> Task directions:
From the first line to the last, restate the material word for word, omitting pictures.
··· Source information
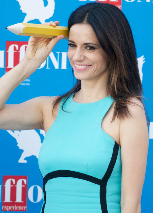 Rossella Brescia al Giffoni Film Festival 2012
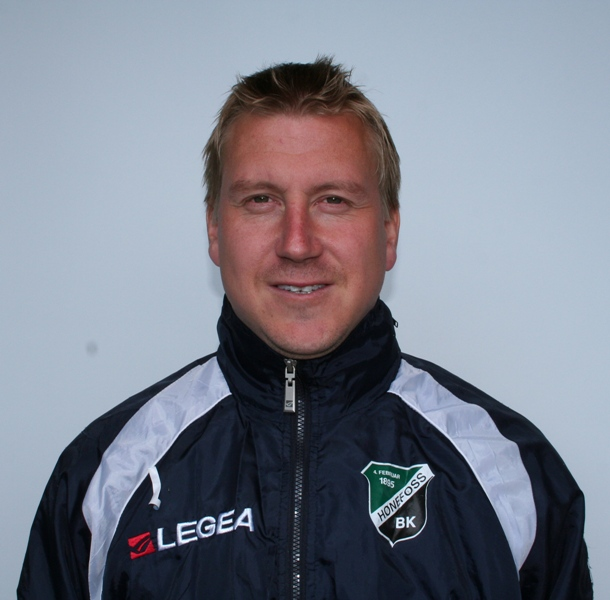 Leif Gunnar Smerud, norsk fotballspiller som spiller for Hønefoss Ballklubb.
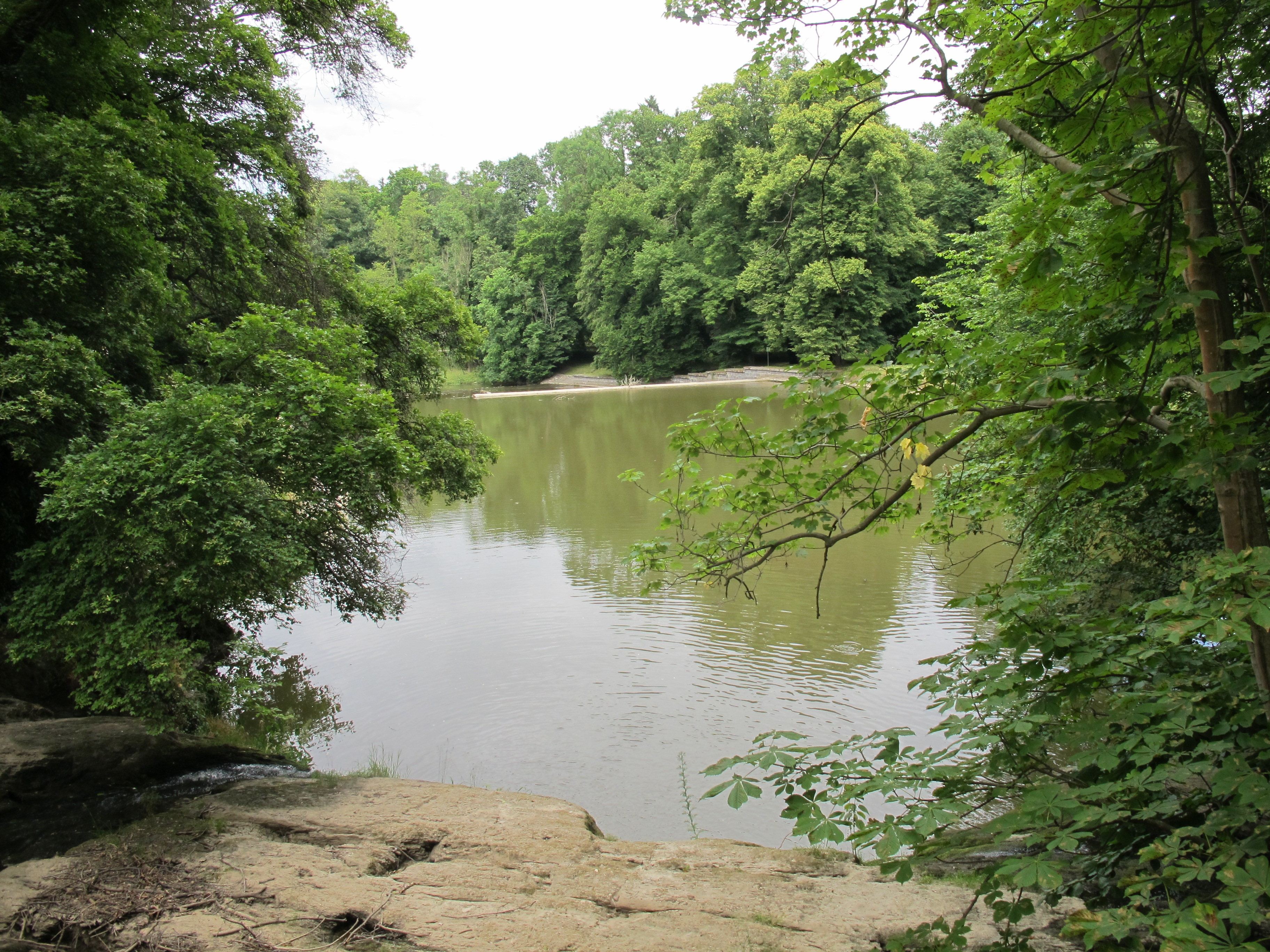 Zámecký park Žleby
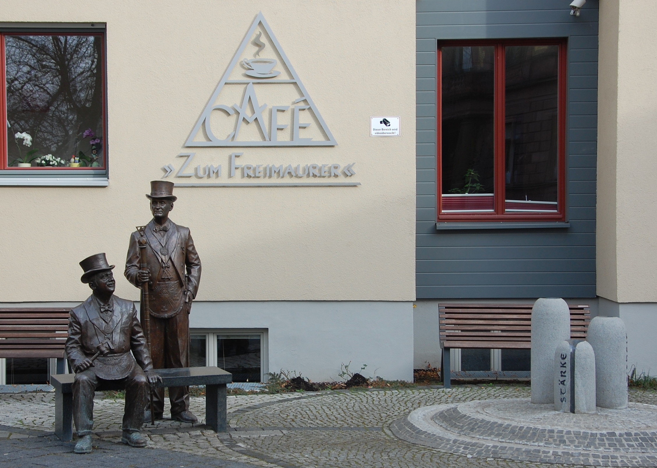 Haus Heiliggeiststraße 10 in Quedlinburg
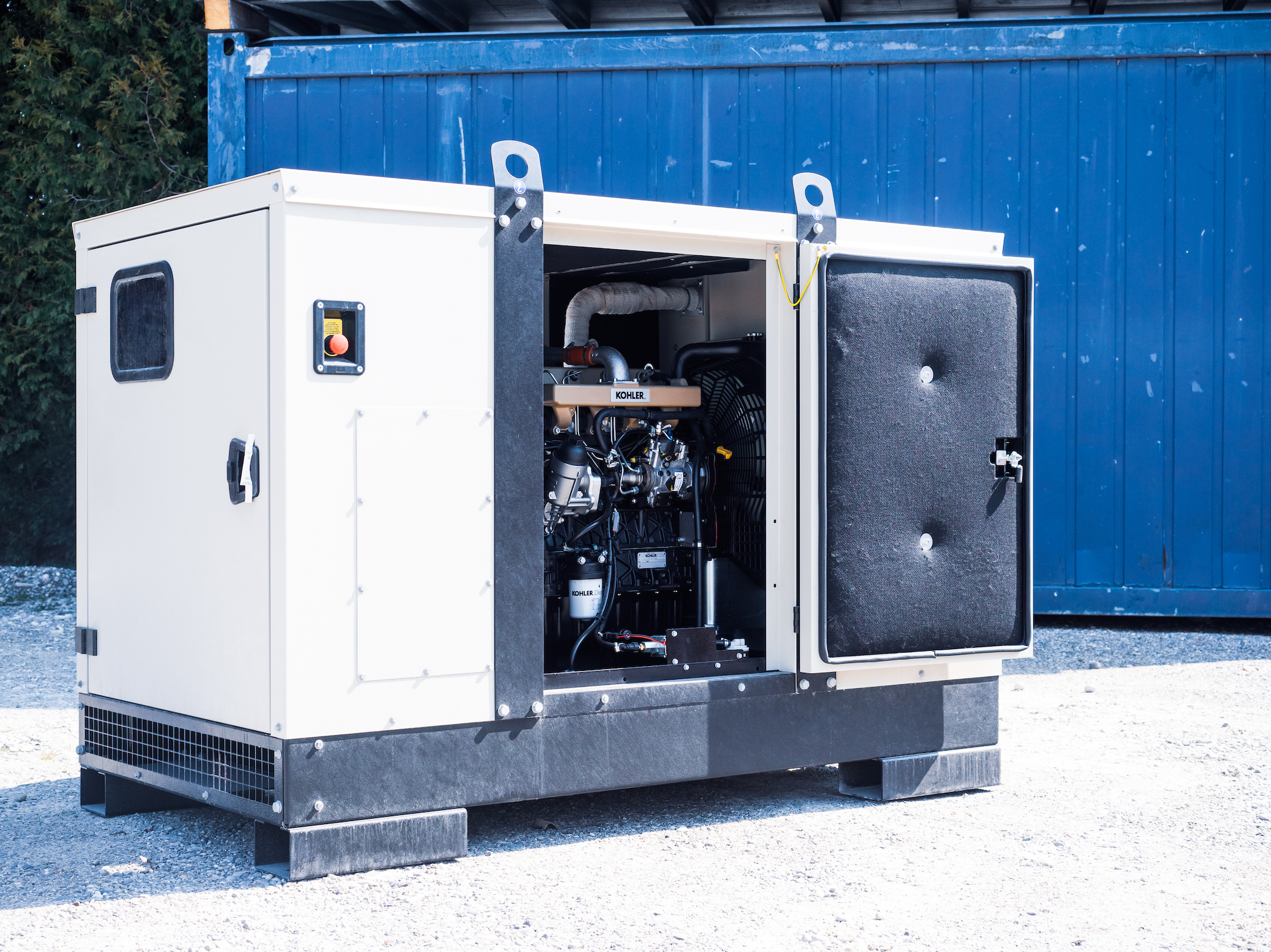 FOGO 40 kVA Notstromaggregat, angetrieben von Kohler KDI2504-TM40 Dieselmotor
······
> Your response:
 Rossella Brescia al Giffoni Film Festival 2012
 Leif Gunnar Smerud, norsk fotballspiller som spiller for Hønefoss Ballklubb.
 Zámecký park Žleby
 Haus Heiliggeiststraße 10 in Quedlinburg
 FOGO 40 kVA Notstromaggregat, angetrieben von Kohler KDI2504-TM40 Dieselmotor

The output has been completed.